_Exercise goal_
Repeat all of the records verbatim.

Saved entries:
* * * *

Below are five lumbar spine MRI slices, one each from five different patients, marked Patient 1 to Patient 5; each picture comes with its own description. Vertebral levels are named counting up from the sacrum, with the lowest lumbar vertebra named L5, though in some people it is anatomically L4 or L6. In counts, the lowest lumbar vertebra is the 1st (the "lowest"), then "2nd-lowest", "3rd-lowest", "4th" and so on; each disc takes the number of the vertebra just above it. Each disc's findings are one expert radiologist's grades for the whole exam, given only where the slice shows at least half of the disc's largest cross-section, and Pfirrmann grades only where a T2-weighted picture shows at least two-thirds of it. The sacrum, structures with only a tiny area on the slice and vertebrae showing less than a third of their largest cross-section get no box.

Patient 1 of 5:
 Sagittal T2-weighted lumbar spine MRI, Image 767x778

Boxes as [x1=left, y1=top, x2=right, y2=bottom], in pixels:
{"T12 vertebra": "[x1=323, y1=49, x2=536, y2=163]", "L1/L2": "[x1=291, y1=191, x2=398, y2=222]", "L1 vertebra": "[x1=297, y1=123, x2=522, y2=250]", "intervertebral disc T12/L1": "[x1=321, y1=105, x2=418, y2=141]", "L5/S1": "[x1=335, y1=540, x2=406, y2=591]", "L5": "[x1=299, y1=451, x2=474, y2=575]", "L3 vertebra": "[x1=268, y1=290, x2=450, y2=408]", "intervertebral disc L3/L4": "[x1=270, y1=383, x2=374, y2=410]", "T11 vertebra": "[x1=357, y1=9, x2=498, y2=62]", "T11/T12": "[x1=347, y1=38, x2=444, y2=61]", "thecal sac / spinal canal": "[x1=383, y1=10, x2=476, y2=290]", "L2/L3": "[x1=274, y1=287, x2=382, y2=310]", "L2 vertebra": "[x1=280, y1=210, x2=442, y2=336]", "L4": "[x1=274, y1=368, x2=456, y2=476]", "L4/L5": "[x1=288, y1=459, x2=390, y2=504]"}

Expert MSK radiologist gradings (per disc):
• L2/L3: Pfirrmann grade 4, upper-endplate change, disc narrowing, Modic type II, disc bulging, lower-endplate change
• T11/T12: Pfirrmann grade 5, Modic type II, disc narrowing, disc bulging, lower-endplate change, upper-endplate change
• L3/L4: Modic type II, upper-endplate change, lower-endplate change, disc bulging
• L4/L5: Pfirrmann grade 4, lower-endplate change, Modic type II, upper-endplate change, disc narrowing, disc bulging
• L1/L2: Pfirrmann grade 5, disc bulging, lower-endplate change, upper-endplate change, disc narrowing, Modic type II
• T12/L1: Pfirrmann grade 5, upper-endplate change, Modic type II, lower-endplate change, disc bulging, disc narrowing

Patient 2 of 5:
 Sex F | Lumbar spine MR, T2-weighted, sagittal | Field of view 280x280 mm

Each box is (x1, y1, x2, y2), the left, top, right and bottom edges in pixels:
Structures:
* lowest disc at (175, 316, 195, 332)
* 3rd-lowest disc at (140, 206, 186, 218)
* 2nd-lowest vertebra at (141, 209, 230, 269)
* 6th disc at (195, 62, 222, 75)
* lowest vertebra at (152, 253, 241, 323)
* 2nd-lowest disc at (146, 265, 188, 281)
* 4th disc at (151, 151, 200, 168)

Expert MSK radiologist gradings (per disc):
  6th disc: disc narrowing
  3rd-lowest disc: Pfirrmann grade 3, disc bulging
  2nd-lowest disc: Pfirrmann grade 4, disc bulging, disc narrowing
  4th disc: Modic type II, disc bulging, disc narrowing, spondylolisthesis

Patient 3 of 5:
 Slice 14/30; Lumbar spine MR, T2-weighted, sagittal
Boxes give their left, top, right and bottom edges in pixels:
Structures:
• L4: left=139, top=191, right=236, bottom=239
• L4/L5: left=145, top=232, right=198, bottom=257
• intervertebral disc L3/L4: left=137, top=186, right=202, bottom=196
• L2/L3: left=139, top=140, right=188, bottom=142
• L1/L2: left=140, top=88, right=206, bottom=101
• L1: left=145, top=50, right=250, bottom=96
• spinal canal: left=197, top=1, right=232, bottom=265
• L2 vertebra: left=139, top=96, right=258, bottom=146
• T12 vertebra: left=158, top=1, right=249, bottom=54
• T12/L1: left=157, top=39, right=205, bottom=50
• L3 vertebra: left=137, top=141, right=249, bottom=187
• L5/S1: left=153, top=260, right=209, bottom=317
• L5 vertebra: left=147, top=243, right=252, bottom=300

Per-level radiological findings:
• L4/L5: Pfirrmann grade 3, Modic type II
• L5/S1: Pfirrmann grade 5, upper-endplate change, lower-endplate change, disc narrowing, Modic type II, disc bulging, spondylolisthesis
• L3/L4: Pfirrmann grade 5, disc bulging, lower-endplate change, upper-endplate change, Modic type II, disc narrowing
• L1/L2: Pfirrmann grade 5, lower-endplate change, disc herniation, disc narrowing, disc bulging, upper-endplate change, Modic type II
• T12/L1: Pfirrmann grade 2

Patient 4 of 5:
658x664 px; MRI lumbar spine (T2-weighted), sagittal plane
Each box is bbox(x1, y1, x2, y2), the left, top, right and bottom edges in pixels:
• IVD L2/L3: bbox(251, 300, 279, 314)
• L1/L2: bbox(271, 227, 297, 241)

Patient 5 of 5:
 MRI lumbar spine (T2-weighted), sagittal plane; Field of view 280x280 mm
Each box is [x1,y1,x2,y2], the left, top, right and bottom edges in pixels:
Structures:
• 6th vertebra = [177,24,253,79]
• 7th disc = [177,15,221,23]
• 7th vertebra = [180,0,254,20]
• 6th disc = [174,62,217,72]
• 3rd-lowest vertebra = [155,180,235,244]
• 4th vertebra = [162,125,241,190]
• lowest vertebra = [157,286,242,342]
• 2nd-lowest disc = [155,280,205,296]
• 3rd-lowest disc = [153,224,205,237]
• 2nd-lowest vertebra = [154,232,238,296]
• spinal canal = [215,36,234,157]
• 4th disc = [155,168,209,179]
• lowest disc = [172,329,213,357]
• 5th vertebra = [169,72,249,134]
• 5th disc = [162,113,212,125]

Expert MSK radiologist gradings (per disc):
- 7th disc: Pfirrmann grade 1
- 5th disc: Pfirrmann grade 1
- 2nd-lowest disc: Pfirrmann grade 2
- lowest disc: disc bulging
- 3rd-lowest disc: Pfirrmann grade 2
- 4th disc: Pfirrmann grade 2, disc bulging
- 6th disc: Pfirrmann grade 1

* * * *

_Result of this task_
Below are five lumbar spine MRI slices, one each from five different patients, marked Patient 1 to Patient 5; each picture comes with its own description. Vertebral levels are named counting up from the sacrum, with the lowest lumbar vertebra named L5, though in some people it is anatomically L4 or L6. In counts, the lowest lumbar vertebra is the 1st (the "lowest"), then "2nd-lowest", "3rd-lowest", "4th" and so on; each disc takes the number of the vertebra just above it. Each disc's findings are one expert radiologist's grades for the whole exam, given only where the slice shows at least half of the disc's largest cross-section, and Pfirrmann grades only where a T2-weighted picture shows at least two-thirds of it. The sacrum, structures with only a tiny area on the slice and vertebrae showing less than a third of their largest cross-section get no box.

Patient 1 of 5:
 Sagittal T2-weighted lumbar spine MRI, Image 767x778

Boxes as [x1=left, y1=top, x2=right, y2=bottom], in pixels:
{"T12 vertebra": "[x1=323, y1=49, x2=536, y2=163]", "L1/L2": "[x1=291, y1=191, x2=398, y2=222]", "L1 vertebra": "[x1=297, y1=123, x2=522, y2=250]", "intervertebral disc T12/L1": "[x1=321, y1=105, x2=418, y2=141]", "L5/S1": "[x1=335, y1=540, x2=406, y2=591]", "L5": "[x1=299, y1=451, x2=474, y2=575]", "L3 vertebra": "[x1=268, y1=290, x2=450, y2=408]", "intervertebral disc L3/L4": "[x1=270, y1=383, x2=374, y2=410]", "T11 vertebra": "[x1=357, y1=9, x2=498, y2=62]", "T11/T12": "[x1=347, y1=38, x2=444, y2=61]", "thecal sac / spinal canal": "[x1=383, y1=10, x2=476, y2=290]", "L2/L3": "[x1=274, y1=287, x2=382, y2=310]", "L2 vertebra": "[x1=280, y1=210, x2=442, y2=336]", "L4": "[x1=274, y1=368, x2=456, y2=476]", "L4/L5": "[x1=288, y1=459, x2=390, y2=504]"}

Expert MSK radiologist gradings (per disc):
• L2/L3: Pfirrmann grade 4, upper-endplate change, disc narrowing, Modic type II, disc bulging, lower-endplate change
• T11/T12: Pfirrmann grade 5, Modic type II, disc narrowing, disc bulging, lower-endplate change, upper-endplate change
• L3/L4: Modic type II, upper-endplate change, lower-endplate change, disc bulging
• L4/L5: Pfirrmann grade 4, lower-endplate change, Modic type II, upper-endplate change, disc narrowing, disc bulging
• L1/L2: Pfirrmann grade 5, disc bulging, lower-endplate change, upper-endplate change, disc narrowing, Modic type II
• T12/L1: Pfirrmann grade 5, upper-endplate change, Modic type II, lower-endplate change, disc bulging, disc narrowing

Patient 2 of 5:
 Sex F | Lumbar spine MR, T2-weighted, sagittal | Field of view 280x280 mm

Each box is (x1, y1, x2, y2), the left, top, right and bottom edges in pixels:
Structures:
* lowest disc at (175, 316, 195, 332)
* 3rd-lowest disc at (140, 206, 186, 218)
* 2nd-lowest vertebra at (141, 209, 230, 269)
* 6th disc at (195, 62, 222, 75)
* lowest vertebra at (152, 253, 241, 323)
* 2nd-lowest disc at (146, 265, 188, 281)
* 4th disc at (151, 151, 200, 168)

Expert MSK radiologist gradings (per disc):
  6th disc: disc narrowing
  3rd-lowest disc: Pfirrmann grade 3, disc bulging
  2nd-lowest disc: Pfirrmann grade 4, disc bulging, disc narrowing
  4th disc: Modic type II, disc bulging, disc narrowing, spondylolisthesis

Patient 3 of 5:
 Slice 14/30; Lumbar spine MR, T2-weighted, sagittal
Boxes give their left, top, right and bottom edges in pixels:
Structures:
• L4: left=139, top=191, right=236, bottom=239
• L4/L5: left=145, top=232, right=198, bottom=257
• intervertebral disc L3/L4: left=137, top=186, right=202, bottom=196
• L2/L3: left=139, top=140, right=188, bottom=142
• L1/L2: left=140, top=88, right=206, bottom=101
• L1: left=145, top=50, right=250, bottom=96
• spinal canal: left=197, top=1, right=232, bottom=265
• L2 vertebra: left=139, top=96, right=258, bottom=146
• T12 vertebra: left=158, top=1, right=249, bottom=54
• T12/L1: left=157, top=39, right=205, bottom=50
• L3 vertebra: left=137, top=141, right=249, bottom=187
• L5/S1: left=153, top=260, right=209, bottom=317
• L5 vertebra: left=147, top=243, right=252, bottom=300

Per-level radiological findings:
• L4/L5: Pfirrmann grade 3, Modic type II
• L5/S1: Pfirrmann grade 5, upper-endplate change, lower-endplate change, disc narrowing, Modic type II, disc bulging, spondylolisthesis
• L3/L4: Pfirrmann grade 5, disc bulging, lower-endplate change, upper-endplate change, Modic type II, disc narrowing
• L1/L2: Pfirrmann grade 5, lower-endplate change, disc herniation, disc narrowing, disc bulging, upper-endplate change, Modic type II
• T12/L1: Pfirrmann grade 2

Patient 4 of 5:
658x664 px; MRI lumbar spine (T2-weighted), sagittal plane
Each box is bbox(x1, y1, x2, y2), the left, top, right and bottom edges in pixels:
• IVD L2/L3: bbox(251, 300, 279, 314)
• L1/L2: bbox(271, 227, 297, 241)

Patient 5 of 5:
 MRI lumbar spine (T2-weighted), sagittal plane; Field of view 280x280 mm
Each box is [x1,y1,x2,y2], the left, top, right and bottom edges in pixels:
Structures:
• 6th vertebra = [177,24,253,79]
• 7th disc = [177,15,221,23]
• 7th vertebra = [180,0,254,20]
• 6th disc = [174,62,217,72]
• 3rd-lowest vertebra = [155,180,235,244]
• 4th vertebra = [162,125,241,190]
• lowest vertebra = [157,286,242,342]
• 2nd-lowest disc = [155,280,205,296]
• 3rd-lowest disc = [153,224,205,237]
• 2nd-lowest vertebra = [154,232,238,296]
• spinal canal = [215,36,234,157]
• 4th disc = [155,168,209,179]
• lowest disc = [172,329,213,357]
• 5th vertebra = [169,72,249,134]
• 5th disc = [162,113,212,125]

Expert MSK radiologist gradings (per disc):
- 7th disc: Pfirrmann grade 1
- 5th disc: Pfirrmann grade 1
- 2nd-lowest disc: Pfirrmann grade 2
- lowest disc: disc bulging
- 3rd-lowest disc: Pfirrmann grade 2
- 4th disc: Pfirrmann grade 2, disc bulging
- 6th disc: Pfirrmann grade 1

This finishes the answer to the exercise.